The annual National Defense Authorization Act (NDAA) Congress sent to President Barack Obama on Tuesday contains nearly 100 separate provisions intended to refo...

The annual National Defense Authorization Act (NDAA) Congress sent to President Barack Obama on Tuesday contains nearly 100 separate provisions intended to reform the Defense Department’s acquisition system. But that’s just the start, say Capitol Hill’s top two Defense legislators.

In next year’s legislative cycle, the Senate will undertake a serious reexamination of the landmark Goldwater-Nichols Act, said Sen. John McCain (R-Ariz.), the chairman of the Armed Services Committee.

That piece of legislation is widely regarded as the most successful reform bill in the history of the Defense Department, and the package Congress passed this month already includes some reversions from the overhaul former Sen. Barry Goldwater — another Arizonan and former SASC chairman — helped to shepherd through Congress in 1986. This year’s NDAA would would decentralize Pentagon procurement decisions and revert some acquisition authority back to the military services.

But McCain said there is more to do.

“Goldwater-Nichols was 30 years ago, and the one thing we’re committed to is a thorough and complete review of Goldwater-Nichols,” McCain told the Brookings Institution on Tuesday. “Overall, it was a great success, but times have changed and the challenges have changed. We’re going to start, as soon as we can, to conduct hearings so that we can make the changes that are necessary. And this is not as difficult as one might think.”

By “this,” McCain mostly means ensuring DoD’s weapons systems are delivered within a reasonable time and on budget. He’s hopeful, he said, because the Pentagon has shown in recent years that it can deliver vital systems quickly when it absolutely has to, a la the Mine-Resistant Ambush-Protected (MRAP) vehicles the Army and Marine Corps sent to Iraq and Afghanistan in order to counter extremely lethal roadside mines.

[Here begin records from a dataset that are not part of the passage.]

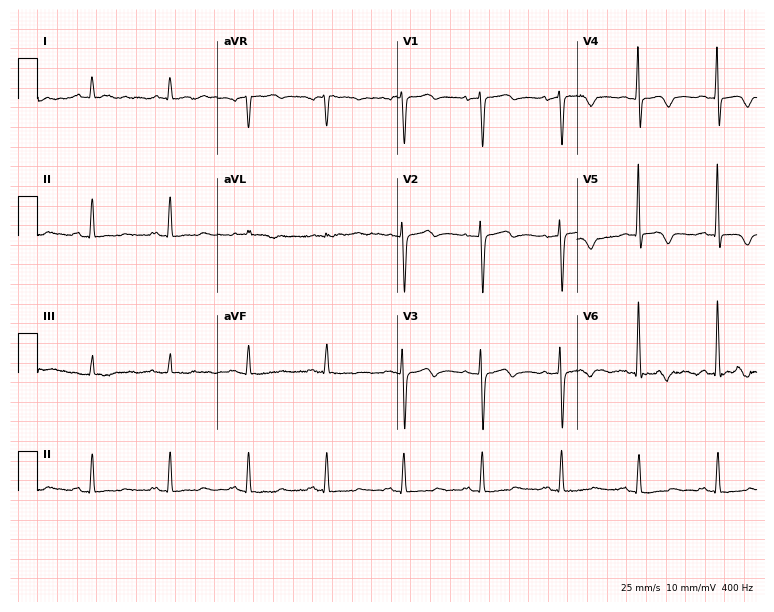
Electrocardiogram, a female, 71 years old. Of the six screened findings (first-degree AV block, right bundle branch block, left bundle branch block, sinus bradycardia, atrial fibrillation, sinus tachycardia), none is recorded. Other findings, if any, are not listed.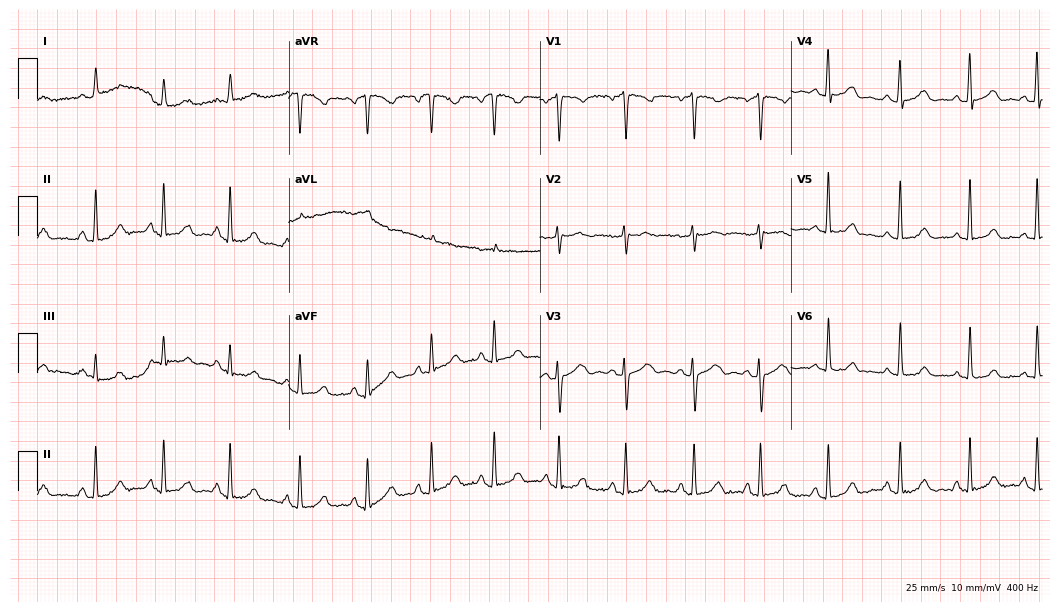
12-lead ECG (10.2-second recording at 400 Hz) from a 39-year-old female. Labelled as a normal ECG.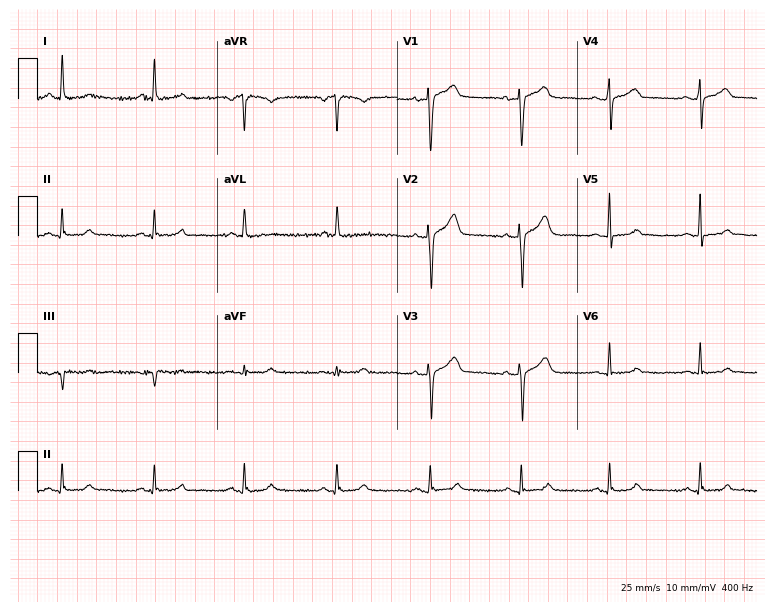
ECG (7.3-second recording at 400 Hz) — a 54-year-old woman. Screened for six findings — first-degree AV block, right bundle branch block, left bundle branch block, sinus bradycardia, atrial fibrillation, sinus tachycardia — none is recorded. Other findings, if any, are not listed.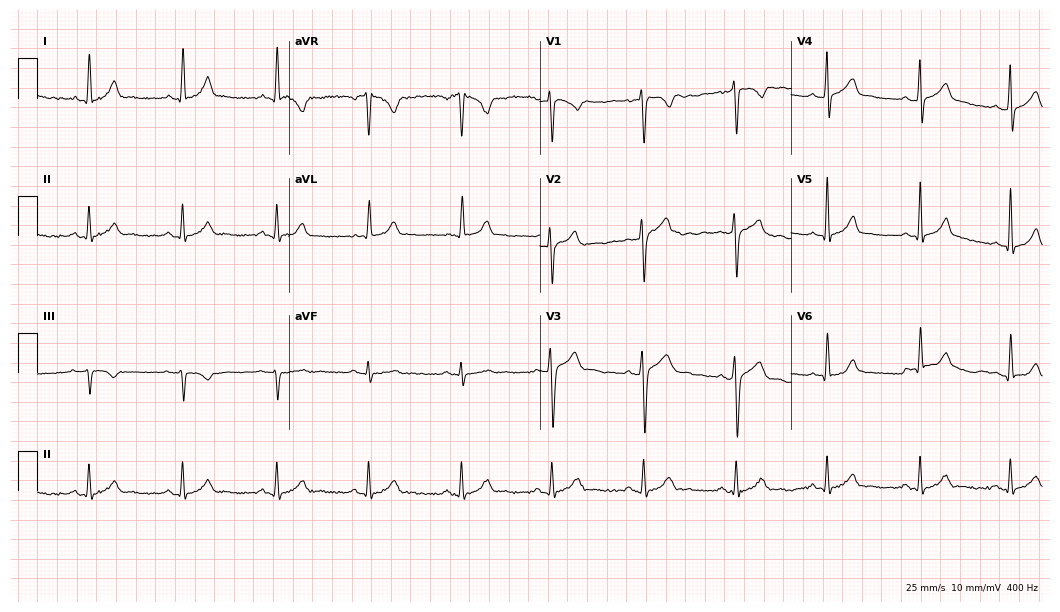
12-lead ECG from a 23-year-old male patient. Recorded interpretation: within normal limits.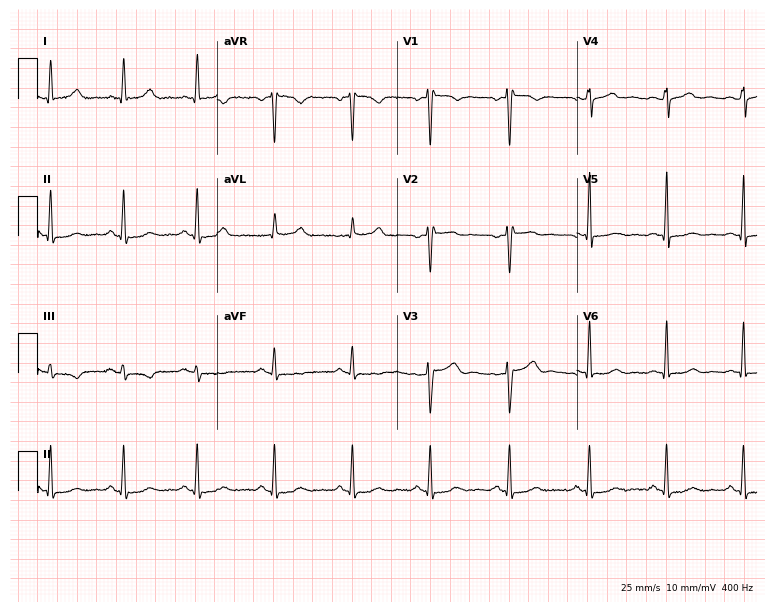
12-lead ECG (7.3-second recording at 400 Hz) from a woman, 46 years old. Screened for six findings — first-degree AV block, right bundle branch block, left bundle branch block, sinus bradycardia, atrial fibrillation, sinus tachycardia — none is recorded. Findings outside these six are not listed.

Indeed, this year’s bill would encourage more streamlined procurements by creating a new category of rapid prototyping programs that could be finished within five years and expanding the criteria in which DoD can use the  rapid acquisition authorities it applied to the MRAP program.

“We used an accelerated process. If we’d taken the 20-year route we used for the F-35, God knows what would have happened or how many more people would have died,” he said. “There’s already a model out there in some areas, and it’s a model of what we can do if we get the right process into the Pentagon.”

Some of the most significant changes Goldwater-Nichols made to the defense acquisition process were to centralize go-or-no-go decisions within the office of the then-new undersecretary of Defense for acquisition, technology and logistics at various points in a major program’s lifecycle and to put constraints on the uniformed service chiefs’ ability to influence acquisition decisions: their job, largely, has been to decide what they wanted a weapons platform to do and then leave the details to civilian acquisition professionals.

This year’s bill would alter both of those points. The service chiefs would take on the responsibility for balancing cost, schedule and performance on an ongoing basis throughout a program’s development. And starting in 2016, most milestone decisions for new programs would be delegated to the military departments’ assistant secretaries for acquisition unless the Secretary of Defense could make a convincing case that a program should be handled at a higher level.

“I don’t think anybody’s saying that we should just turn back the clock to what we had before and everything’s going to be perfect,” said Rep. Mac Thornberry (R-Texas), the chairman of the Armed Services Committee. “But it is true that pendulums swing, and right now, we’ve swung in the direction where we have more layers of bureaucracy that results in no accountability for any decision. We have to simplify so that somebody makes a decision and you can hold them accountable for a decision. I’ll also admit that we’re part of the problem. In the past, every time we’ve had a cost overrun, Congress sets up a new bureaucracy or new procedure to make sure that particular problem never happens again. We can’t do that anymore. Simplification and accountability is the way to go, not more checks and balances that just paralyze the system. That’s the direction we’re going to be going in over the next year.”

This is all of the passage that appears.